Scan the entries and copy each line where the word "Department" is present.

* _Records for the task_
================================

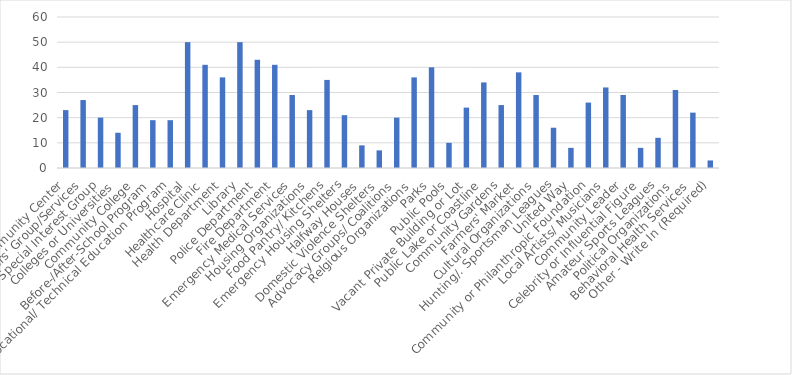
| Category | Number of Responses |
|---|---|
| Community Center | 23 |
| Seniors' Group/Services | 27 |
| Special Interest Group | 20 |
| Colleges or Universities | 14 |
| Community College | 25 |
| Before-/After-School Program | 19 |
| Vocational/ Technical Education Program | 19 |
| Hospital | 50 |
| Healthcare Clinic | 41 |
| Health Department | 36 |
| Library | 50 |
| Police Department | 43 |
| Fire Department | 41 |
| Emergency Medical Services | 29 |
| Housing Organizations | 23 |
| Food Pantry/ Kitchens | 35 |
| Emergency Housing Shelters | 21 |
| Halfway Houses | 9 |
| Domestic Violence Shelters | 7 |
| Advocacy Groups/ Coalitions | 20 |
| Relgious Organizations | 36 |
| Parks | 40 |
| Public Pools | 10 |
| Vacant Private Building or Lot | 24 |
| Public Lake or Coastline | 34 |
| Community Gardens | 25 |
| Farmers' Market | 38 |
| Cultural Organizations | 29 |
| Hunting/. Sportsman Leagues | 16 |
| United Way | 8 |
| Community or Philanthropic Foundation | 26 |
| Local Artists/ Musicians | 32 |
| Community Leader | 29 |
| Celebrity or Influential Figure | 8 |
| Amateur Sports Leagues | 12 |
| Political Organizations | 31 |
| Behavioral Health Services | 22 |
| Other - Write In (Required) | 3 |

================================

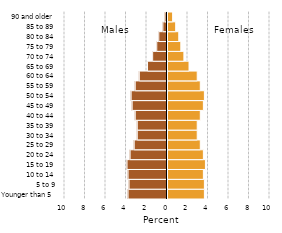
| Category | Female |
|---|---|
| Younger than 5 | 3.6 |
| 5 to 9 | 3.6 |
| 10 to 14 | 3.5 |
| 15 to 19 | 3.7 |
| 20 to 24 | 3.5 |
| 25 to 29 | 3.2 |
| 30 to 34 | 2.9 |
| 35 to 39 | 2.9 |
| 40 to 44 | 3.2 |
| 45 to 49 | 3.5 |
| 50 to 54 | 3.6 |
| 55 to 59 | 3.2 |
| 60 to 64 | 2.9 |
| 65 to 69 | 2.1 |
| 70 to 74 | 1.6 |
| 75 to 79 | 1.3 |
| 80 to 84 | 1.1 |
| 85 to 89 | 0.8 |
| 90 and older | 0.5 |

================================

* _Result for this task_
| Health Department | 36 |
| Police Department | 43 |
| Fire Department | 41 |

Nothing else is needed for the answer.